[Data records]
[Start of section]

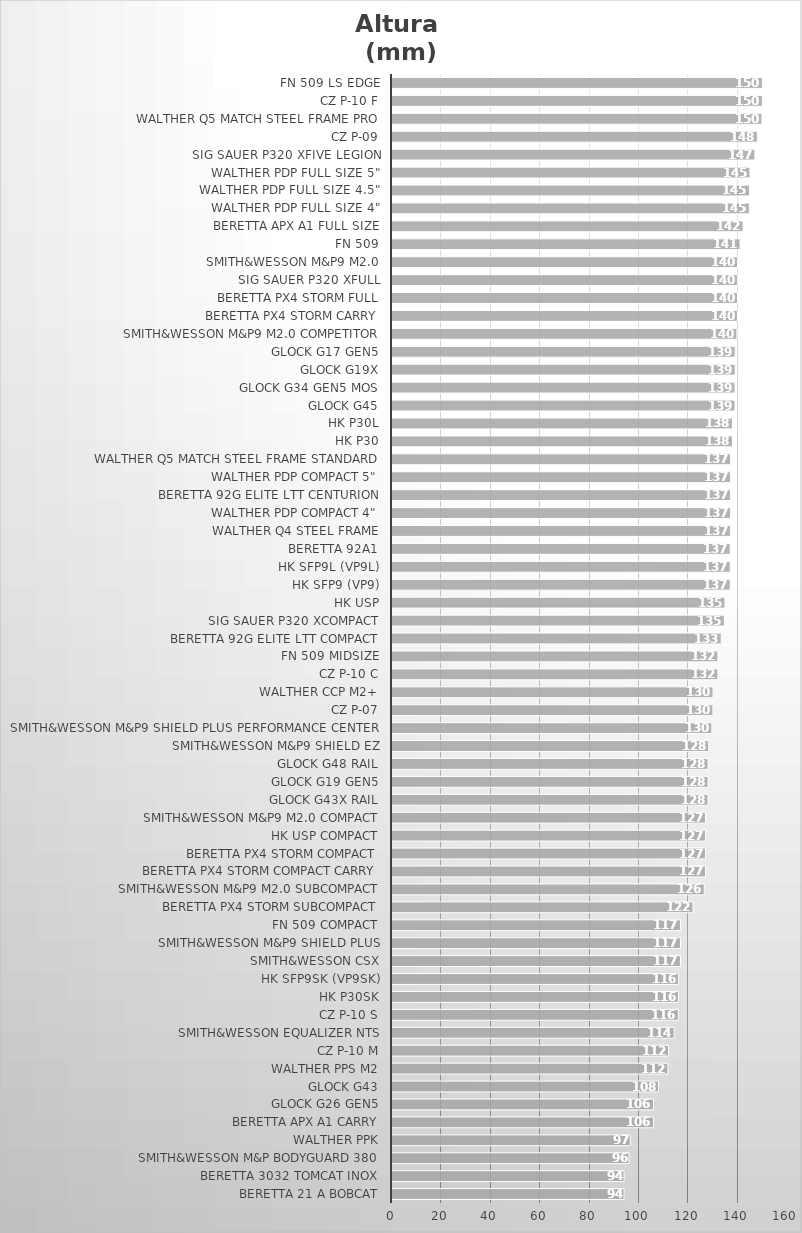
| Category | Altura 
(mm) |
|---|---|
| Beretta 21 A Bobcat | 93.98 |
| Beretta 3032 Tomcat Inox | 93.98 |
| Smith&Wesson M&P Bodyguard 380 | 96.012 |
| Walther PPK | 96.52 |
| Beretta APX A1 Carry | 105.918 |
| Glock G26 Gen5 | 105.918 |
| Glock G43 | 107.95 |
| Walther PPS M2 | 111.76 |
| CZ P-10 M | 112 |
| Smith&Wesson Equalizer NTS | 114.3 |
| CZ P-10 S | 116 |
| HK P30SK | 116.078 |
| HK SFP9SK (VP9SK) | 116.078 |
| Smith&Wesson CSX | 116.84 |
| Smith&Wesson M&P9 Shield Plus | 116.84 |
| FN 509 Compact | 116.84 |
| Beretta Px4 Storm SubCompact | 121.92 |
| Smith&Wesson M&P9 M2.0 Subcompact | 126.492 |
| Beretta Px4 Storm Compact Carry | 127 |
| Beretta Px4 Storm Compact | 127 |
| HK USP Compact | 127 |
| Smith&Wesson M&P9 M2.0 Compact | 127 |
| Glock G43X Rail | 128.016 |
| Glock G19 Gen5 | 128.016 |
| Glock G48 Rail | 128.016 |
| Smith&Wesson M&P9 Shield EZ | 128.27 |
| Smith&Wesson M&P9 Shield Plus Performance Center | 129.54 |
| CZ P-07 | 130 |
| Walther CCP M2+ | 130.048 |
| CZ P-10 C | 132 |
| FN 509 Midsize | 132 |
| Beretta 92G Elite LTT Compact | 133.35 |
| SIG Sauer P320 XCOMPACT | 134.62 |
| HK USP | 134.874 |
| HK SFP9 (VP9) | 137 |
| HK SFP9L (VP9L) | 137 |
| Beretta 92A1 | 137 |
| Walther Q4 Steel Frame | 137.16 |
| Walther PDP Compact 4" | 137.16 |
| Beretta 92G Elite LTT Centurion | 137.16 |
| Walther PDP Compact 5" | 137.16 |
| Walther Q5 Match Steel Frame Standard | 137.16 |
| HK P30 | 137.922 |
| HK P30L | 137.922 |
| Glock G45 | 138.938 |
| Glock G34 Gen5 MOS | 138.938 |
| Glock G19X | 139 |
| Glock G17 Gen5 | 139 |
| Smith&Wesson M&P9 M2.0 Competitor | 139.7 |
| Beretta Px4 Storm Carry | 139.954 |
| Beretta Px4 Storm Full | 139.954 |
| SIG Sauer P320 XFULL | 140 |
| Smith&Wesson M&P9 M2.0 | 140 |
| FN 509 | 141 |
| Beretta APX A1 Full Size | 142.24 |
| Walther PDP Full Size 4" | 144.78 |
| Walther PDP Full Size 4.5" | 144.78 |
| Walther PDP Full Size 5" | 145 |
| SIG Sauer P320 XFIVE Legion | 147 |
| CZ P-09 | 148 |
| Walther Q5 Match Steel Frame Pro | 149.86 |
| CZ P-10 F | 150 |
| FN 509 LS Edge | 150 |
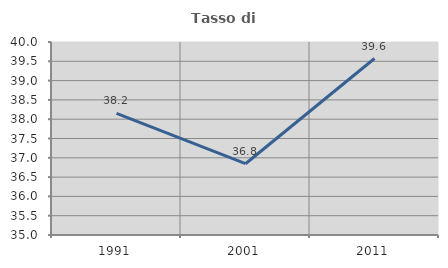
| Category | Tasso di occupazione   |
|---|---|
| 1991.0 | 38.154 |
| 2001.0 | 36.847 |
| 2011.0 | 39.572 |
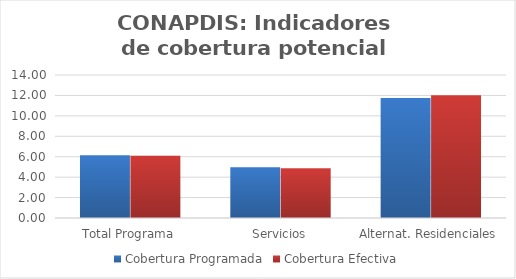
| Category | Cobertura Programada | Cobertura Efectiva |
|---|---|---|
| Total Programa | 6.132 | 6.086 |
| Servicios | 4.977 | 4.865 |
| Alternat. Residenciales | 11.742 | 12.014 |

[End of section]

**WHAT THIS TASK INVOLVES**
Print the lines above from the one with "Midsize | 132 |" through the one with "P30 | 137.922 |", both included, exactly as written and nothing more.

**SOLUTION TO THIS TASK**
| FN 509 Midsize | 132 |
| Beretta 92G Elite LTT Compact | 133.35 |
| SIG Sauer P320 XCOMPACT | 134.62 |
| HK USP | 134.874 |
| HK SFP9 (VP9) | 137 |
| HK SFP9L (VP9L) | 137 |
| Beretta 92A1 | 137 |
| Walther Q4 Steel Frame | 137.16 |
| Walther PDP Compact 4" | 137.16 |
| Beretta 92G Elite LTT Centurion | 137.16 |
| Walther PDP Compact 5" | 137.16 |
| Walther Q5 Match Steel Frame Standard | 137.16 |
| HK P30 | 137.922 |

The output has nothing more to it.